I love Anderson Cooper and catch him every day here in OK at 11 CST. Yesterday I watched him interview Sara Blakely, who founded a multi-million dollar undergarment company. Maybe you’ve heard of it: Spanx. Blakely is the world’s youngest self-made female billionaire. Sara has some great business tips but one thing she said jumped out at me and I agree 100%.
Blakely said “I didn’t tell friends and family my idea for a year; your ideas are the most vulnerable in the moment you have them. People will tell you things that will stop you dead in your tracks, and you have to explain the idea instead of pursuing it.”

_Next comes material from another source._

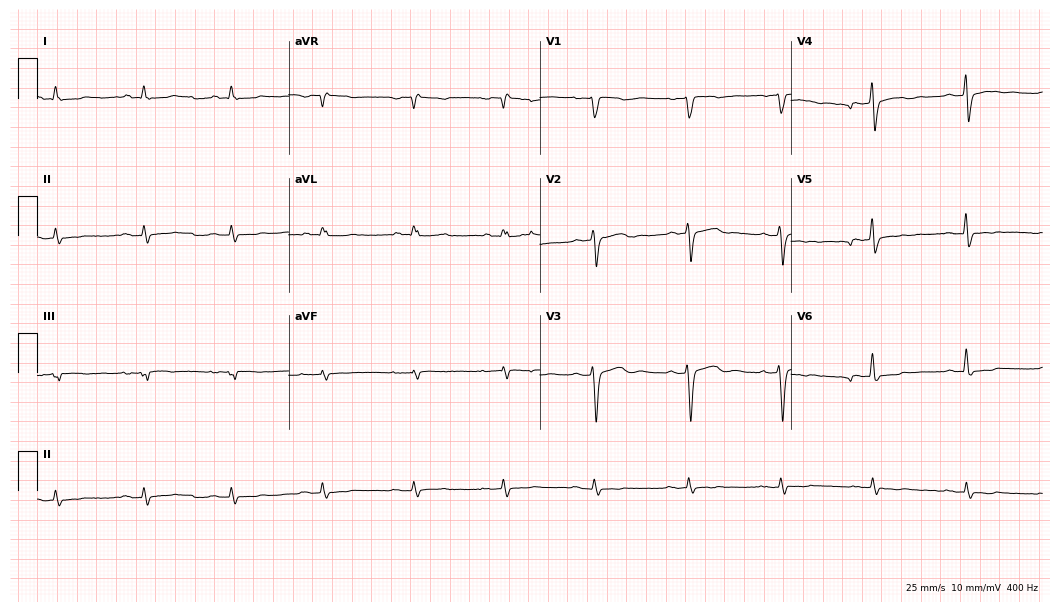
ECG (10.2-second recording at 400 Hz) — a man, 65 years old. Screened for six findings — first-degree AV block, right bundle branch block, left bundle branch block, sinus bradycardia, atrial fibrillation, sinus tachycardia — none is recorded. Findings outside these six are not listed.

Did you get that? You have to explain the idea, defend it, instead of pursuing it. That’s exactly the way I feel about my writing. If I sense negativity toward an idea, a proposal, my plot, I have a very difficult time going forward with it. I’m filled with doubt.
Blakely says we need to trust our gut.
When critique partners read the first three chapters of an unfinished work, and toss out ideas, suggestions, potential problems, I find my own personal roadmap getting a little fuzzy. Doesn’t it make more sense to hand them a finished product–the complete manuscript–so they can read the project in its entirety?
Blakely also says we need to figure out how to differentiate ourselves from the masses, figure out how we’re different. If you think about it, that’s a great tip for our writing and marketing.
Do you believe your novel or NF book is different from anything out there? If not, how can you make it stand out from the crowd?